ISSUECoastal Ecosystem Image

The coastal region of the U.S. is rapidly changing. Since 1960, the coastal population has increasedby 32 million and may increase by another 15 million in the next 20 years. The combined impacts of this population shift -- habitat modification, excess nutrient and toxic inputs, and fresh water diversions -- are poorly understood. Traditional management responses to coastal degradation have been focused on individual causative factors (e.g., toxins, nutrients, habitat loss) rather than on the interactions of all those stressors in nature. In fact, organisms do not respond to a single stressor, but to a suite of stresses present in their environment. Better understanding of these cumulative effects and development of integrative approaches to predict these effects is necessary for more effective management of coastal resources.

APPROACH

The COP's Complexity and Stressors in Estuarine Systems Project (COASTES) is a 6-year study of the cumulative effects of multiple stressors in the Patuxent River, a sub-estuary of the Chesapeake Bay . The goal of this research program is to develop an approach for understanding and predicting the effects of multiple stressors on the natural system, living resources, and associated economies. The stressors under study, identified as having negative impacts in the Chesapeake, are excess nutrients (nitrogen and phosphorus), toxic contaminants (arsenic, copper, and cadmium), and low dissolved oxygen. Support for this project began in 1995 and will be completed in 2003.

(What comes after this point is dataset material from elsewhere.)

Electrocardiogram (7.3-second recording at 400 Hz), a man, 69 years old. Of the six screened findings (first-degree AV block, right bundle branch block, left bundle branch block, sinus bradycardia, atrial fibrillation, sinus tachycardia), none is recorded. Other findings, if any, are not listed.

Patuxent Estuary Monitoring StrategyThe key question is how does the estuary respond to a suite of stressors, from the microscopic algae, to oysters and clams, on up to schools of large fish? To address that question, investigators are quantifying the input of stressors to the estuary, conducting experimental studies of the effects of these stressors on ecological processes, and modeling the ecological effects of natural and anthropogenic stress from the individual organism to ecosystem level. Experimentation to quantify the effects of multiple stressors is conducted in a series of large tanks with different stressor treatments and varying levels of ecological (i.e., food web or trophic) complexity. Preliminary findings indicate that the effects of excess nutrients and toxic elements are non-additive, seasonally dependent, and can change the species composition of the micro-algae population. The later can have a cascading effect on clams, oysters, and even fish, which depend directly or indirectly on micro-algae for food.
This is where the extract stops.